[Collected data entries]
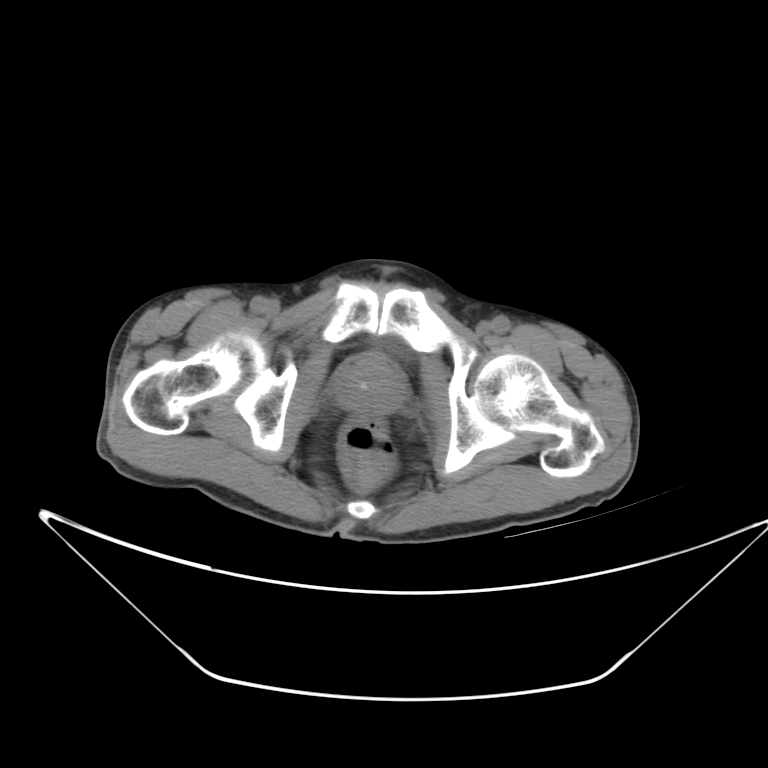 Computed tomography, abdomen. axial view
Organ boxes in pixel coordinates; each row gives the top-left (x1, y1) and bottom-right (x2, y2) corners.
| organ | x1 | y1 | x2 | y2 |
|---|---|---|---|---|
| prostate/uterus | 336 | 358 | 405 | 409 |
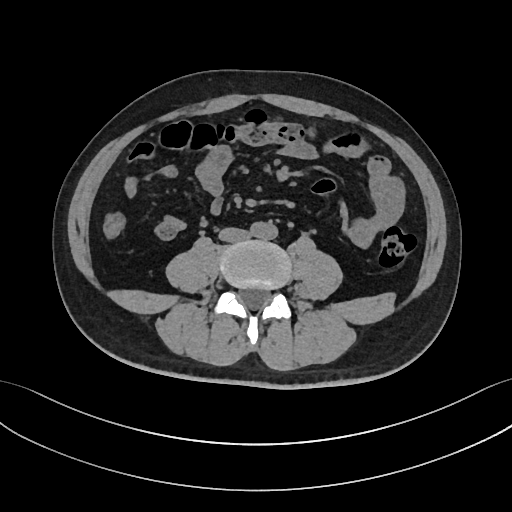
CT, abdomen/pelvis. Axial slice 109/225. abdomen soft-tissue window
Boxes: x1 y1 x2 y2 (pixel coords, space-separated). Labeled organs on this slice: aorta at 250 222 277 239, inferior vena cava at 219 227 249 242.
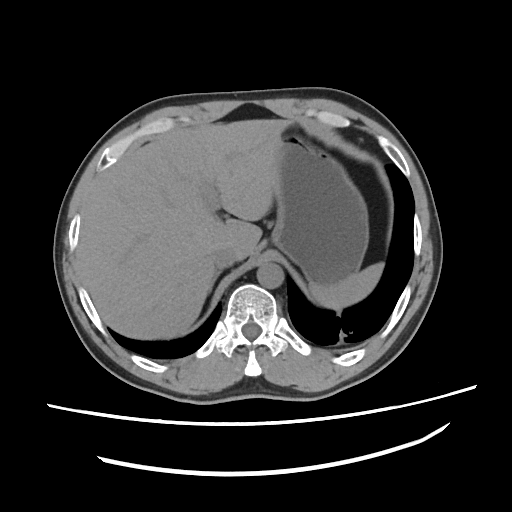 CT abdomen · Axial slice 79/92 · soft-tissue window (W 400 / L 40)
Box edges are left/top/right/bottom in pixels.
Organ bounding boxes:
- liver: left=78, top=117, right=292, bottom=339
- right adrenal gland: left=211, top=271, right=221, bottom=291
- spleen: left=312, top=263, right=382, bottom=310
- stomach: left=270, top=127, right=369, bottom=285
- inferior vena cava: left=212, top=246, right=236, bottom=268
- aorta: left=257, top=261, right=284, bottom=287
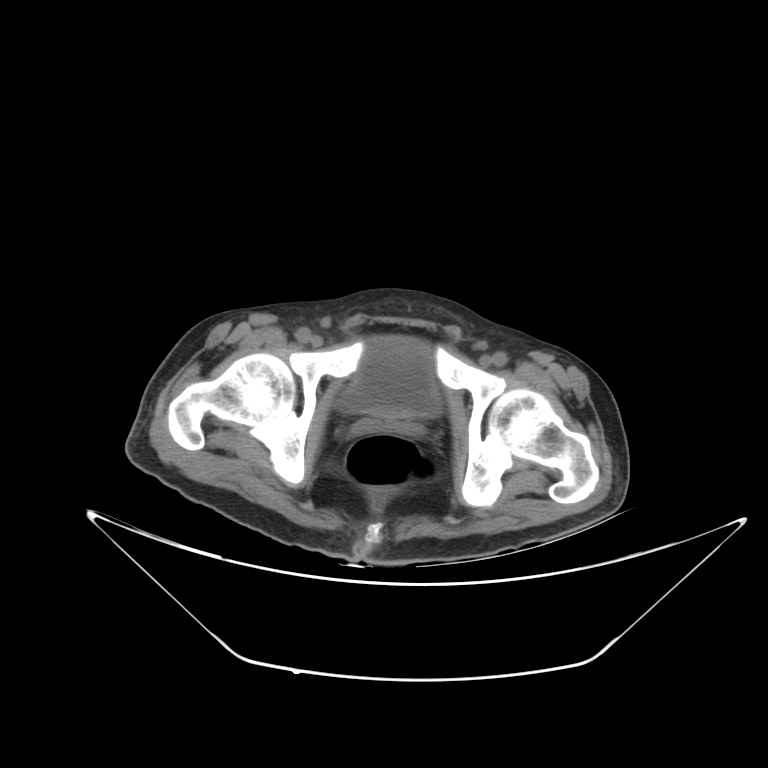

Computed tomography, abdomen. axial plane, index 12. soft-tissue window. 768x768 px. 55-year-old male patient
{"organs":{"bladder":[341,338,440,416]}}
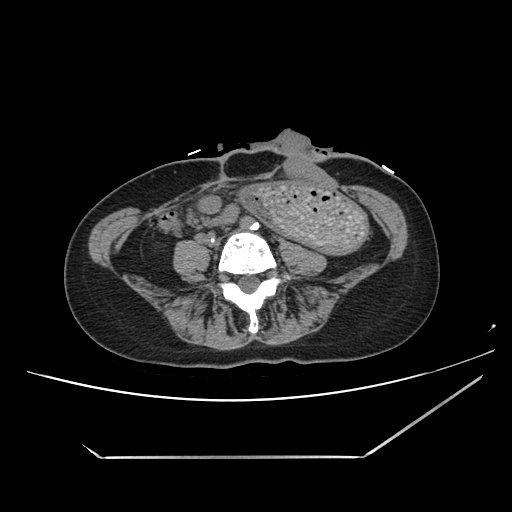
CT, abdomen/pelvis; axial view; 512x512 px; SOMATOM Force scanner
{"organs":{"stomach":[242,182,370,253]}}
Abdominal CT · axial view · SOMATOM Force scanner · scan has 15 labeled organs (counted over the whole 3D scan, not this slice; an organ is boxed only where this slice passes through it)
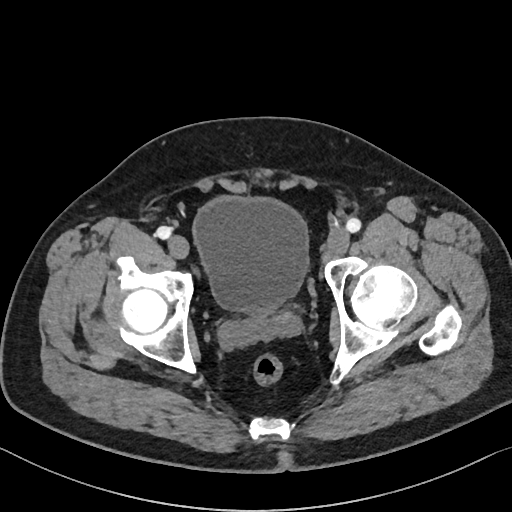

Boxes: x1 y1 x2 y2 (pixel coords, space-separated). 1 labeled organ on this slice — bladder at 192 195 308 314.
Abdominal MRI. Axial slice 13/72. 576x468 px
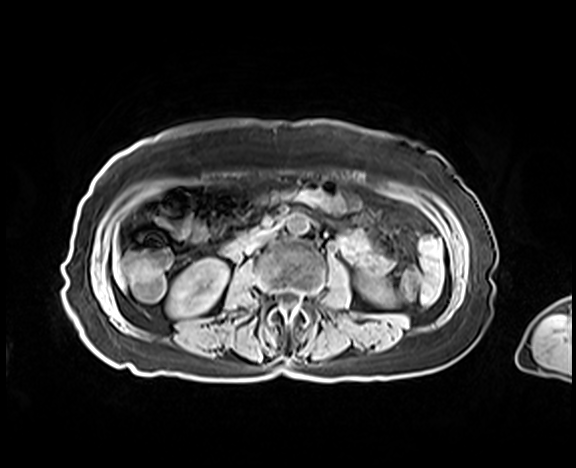

One row per box, in pixels: columns x1 and y1 give the top-left corner, x2 and y2 the bottom-right.
| organ | x1 | y1 | x2 | y2 |
|---|---|---|---|---|
| left kidney | 360 | 278 | 392 | 303 |
| aorta | 286 | 213 | 309 | 235 |
| right kidney | 168 | 258 | 228 | 317 |
| liver | 114 | 255 | 117 | 274 |
| inferior vena cava | 248 | 229 | 275 | 250 |
| duodenum | 224 | 234 | 254 | 255 |
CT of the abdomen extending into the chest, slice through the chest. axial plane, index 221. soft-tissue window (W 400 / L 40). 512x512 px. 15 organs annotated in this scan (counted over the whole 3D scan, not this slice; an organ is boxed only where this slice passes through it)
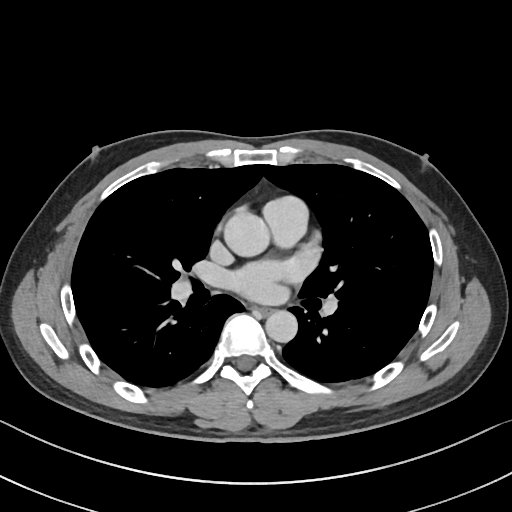
On a slice this high in the chest, this dataset labels only the esophagus and the aorta, and each is boxed only where it is labeled; the heart, lungs and other chest structures are not labeled.
Box edges are left/top/right/bottom in pixels.
Organ bounding boxes:
- aorta: left=223, top=211, right=268, bottom=256
- aorta: left=265, top=310, right=297, bottom=343
- esophagus: left=253, top=306, right=271, bottom=315

The task: Report every line of the records that contains the word "space".

Solution to the exercise:
Boxes: x1 y1 x2 y2 (pixel coords, space-separated). Labeled organs on this slice: aorta at 250 222 277 239, inferior vena cava at 219 227 249 242.
Boxes: x1 y1 x2 y2 (pixel coords, space-separated). 1 labeled organ on this slice — bladder at 192 195 308 314.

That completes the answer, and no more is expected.